La svolta. La vera grande novità di Venezia 73 è rappresentata dall’introduzione di Cinema nel Giardino, una sezione che potrà contare su una nuova sala da 440 posti. La struttura sarà allestita nell’ambito di una riqualificazione generale della zona sopra il famigerato buco su cui doveva sorgere il nuovo Palazzo del Cinema e che per anni ha deturpato la zona intorno al Casinò. “Presenteremo titoli che vogliono attrarre il pubblico che non può entrare nelle sale delle proiezioni ufficiali”, sottolinea Barbera. “I film di questa sezione saranno a cavallo tra cinema d’autore e cinema capace di coinvolgere un pubblico vasto. Insomma un cinema che potrei definire intermedio, ossia che coniuga un approccio artistico e uno popolare. Le proiezioni saranno gratis e saranno accompagnate da registi e attori che interverranno per parlare dei film. Ad esempio Dario Argento e Nicolas Winding Refn presenteranno insieme il restauro di Dawn of The Dead di George A. Romero nella sua versione europea da quasi due ore”. Perché parliamo di una novità importante? Perché, preso atto che ormai il pubblico – così come la società – è composto sempre di più da tante nicchie incapaci di mettersi in discussione dialogando tra di loro, Venezia spera con questa iniziativa di portare a casa un duplice risultato, mettendo a tacere l’accusa di elitarismo di cui parlavamo all’inizio: da una parte tenta di ripopolare la zona del festival con un’offerta che possa attrarre un pubblico numeroso di non addetti ai lavori (di cui a dir il vero si sente la mancanza da ormai una decina d’anni), dall’altra parte cerca di mettersi al passo di altri festival che hanno ridefinito il rapporto con il pubblico facendo cadere gli steccati che separavano gli spettatori dal contatto con registi e attori.
Ma non dimentichiamo anche le agevolazioni per il pubblico giovane, con accrediti e tessere promozionali per tutti gli studenti universitari italiani e stranieri e per gli under 26 che rafforzano il tentativo di Venezia di tornare ad essere una calamita per gli chi vuole avvicinarsi a quel rito intramontabile della visione collettiva davanti uno schermo che proietta opere per lo più fuori dalle logiche commerciali.
Quello che potrebbe venirne fuori è una Mostra ancora più forte, più trasversale, più attrattiva per le produzioni votate a un sano cinema popolare. Qualcosa che non avrebbe paragoni nel panorama festivaliero attuale, diviso tra cattedrali del cinema d’autore già consacrato e avamposti della fruizione filmica per tutti dove il pubblico vede, magari sceglie anche i premi da assegnare e diventa (in)consapevolmente oggetto di un test per le strategie commerciali delle case di produzione. Oppure forse Cinema nel Giardino potrebbe trasformarsi in uno specchietto per le allodole. Dipenderà dalla bontà dell’offerta. Ma già a partire da quest’anno, con gente come James Franco seguito da Selena Gomez (ricordate il delirante Spring Breakers?) e Kim Ki-duk, le premesse lasciano sperare per il meglio.

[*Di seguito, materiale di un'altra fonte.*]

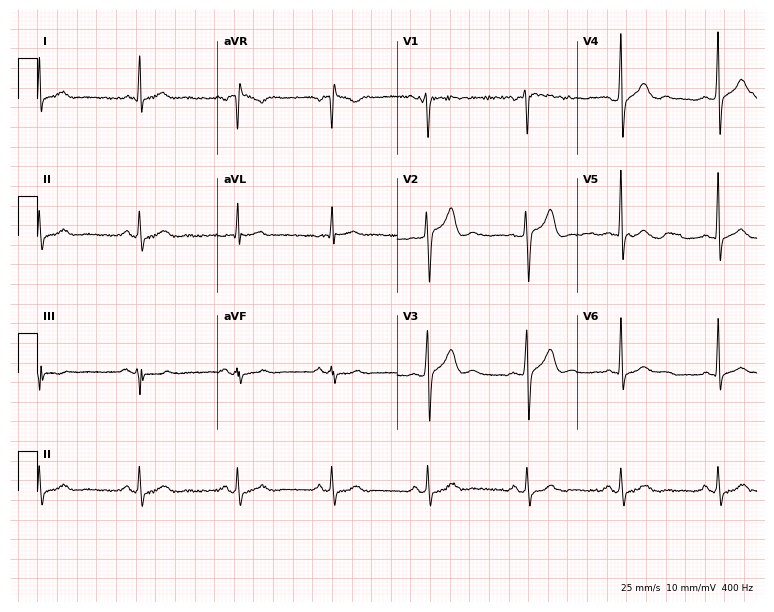
12-lead ECG from a 42-year-old man (7.3-second recording at 400 Hz). No first-degree AV block, right bundle branch block (RBBB), left bundle branch block (LBBB), sinus bradycardia, atrial fibrillation (AF) or sinus tachycardia recorded for this tracing.

In conclusione, Venezia torna a ruggire prendendosi dei rischi (calcolati?) e proiettandosi nel futuro: il banco di prova sarà sempre il grande schermo.

Tutti i film in programma alla 73esima Mostra del Cinema di Venezia:

CONCORSO

"La La Land", Damien Chazelle, (Usa) - film di apertura

"The Bad Batch", Ana Lily Amirpour (Usa)

"Une Vie", Stéphane Brizé, (Francia, Belgio)

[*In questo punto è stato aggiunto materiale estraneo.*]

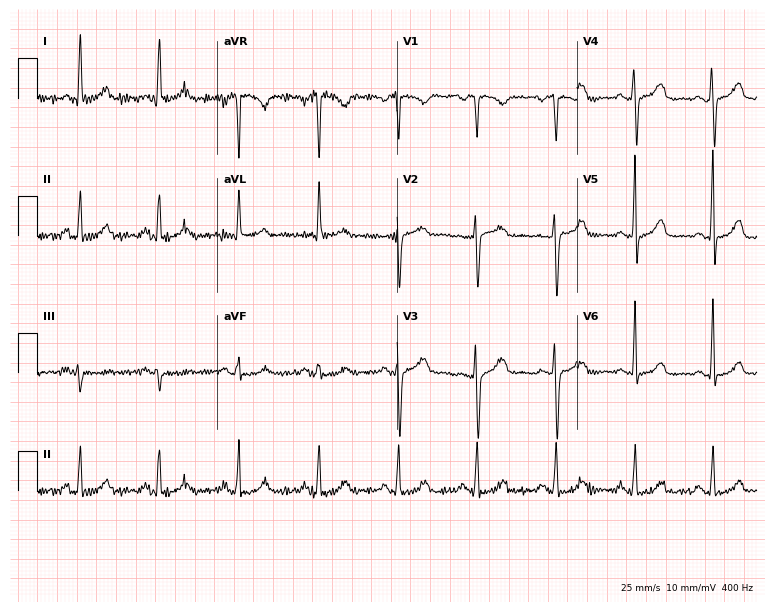
Resting 12-lead electrocardiogram (7.3-second recording at 400 Hz). Patient: a 39-year-old female. Read as a normal ECG.

"The light between oceans", Derek Cianfrance (Usa, Australia, Nuova Zelanda)  

"El ciudadano ilustre", Mariano Cohn, Gaston Duprat (Argentina, Spagna)

"Spira mirabilis", Massimo D'Anolfi, Martina Parenti (Italia, Svizzera) - documentario

"The woman who left", Lav Diaz, (Filippine)

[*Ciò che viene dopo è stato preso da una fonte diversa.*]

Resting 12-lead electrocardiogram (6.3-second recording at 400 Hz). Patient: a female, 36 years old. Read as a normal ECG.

"La region salvaje", Amat Escalante (Messico)

"Nocturnal animals", Tom Ford (Usa) 

"Piuma", Roan Johnson (Italia)

"Paradise", Andrei Konchalovsky (Russia, Germania)

"Brimstone", Martin Koolhoven (Paesi Bassi, Germania, Belgio, Francia, Gran Bretagna, Svezia)

"On the milky road", Emir Kusturica (Serbia, Gran Bretagna, Usa)

"Voyage of time", Terrence Malick, (Usa, Germania) - documentario

"El Cristo ciego", Christopher Murray, (Cile, Francia)

"Frantz", François Ozon (Francia, Germania)

"Questo giorni", Giuseppe Piccioni (Italia)

"Arrival", Denis Villeneuve (Usa)

"Les beaux jours d'Aranjuez" (3D), Win Wenders (Francia, Germania) 

“Jackie”, Pablo Larrain (Usa, Cile)

 

FUORI CONCORSO

 

FICTION

"The Bleeder", Philippe Falardeau (Usa, Canada)

"The Magnificent Seven", Antoine Fuqua (Usa) - film di chiusura

"Hacksaw Ridge", Mel Gibson (Usa, Australia)

"The Journey", Nick Hamm (Gran Bretagna)

"À jamais", Benoit Jacquot (Francia, Portogallo)

"Gantz:O", Kawamura Yasushi (Giappone) - film d'animazione

"The Age of Shadows", Kim Jee woon (Corea del Sud)

"Monte", Amir Naderi (Italia, Usa, Francia)

"Tommaso", Kim Rossi Stuart (Italia)

NON-FICTION

"Our war", Bruno Chiaravallotti, Claudio Jampaglia, Benedetta Argentieri (Italia, Usa) - documentario

"I called him Morgan", Kasper Collin (Svezia, Usa) - documentario

"One more time with feeling (3D)", Nick Cave (Gran Bretagna) - documentario

"Austerlitz" (Germania) - documentario

"Assalto al cielo" (Italia) - documentario

"Safari" (Austria, Danimarca) - documentario

"American Anarchist" (Usa) - documentario

EVENTI SPECIALI

"The Young Pope" (Episodi I e II), Paolo Sorrentino (Italia, Francia, Spagna, Usa)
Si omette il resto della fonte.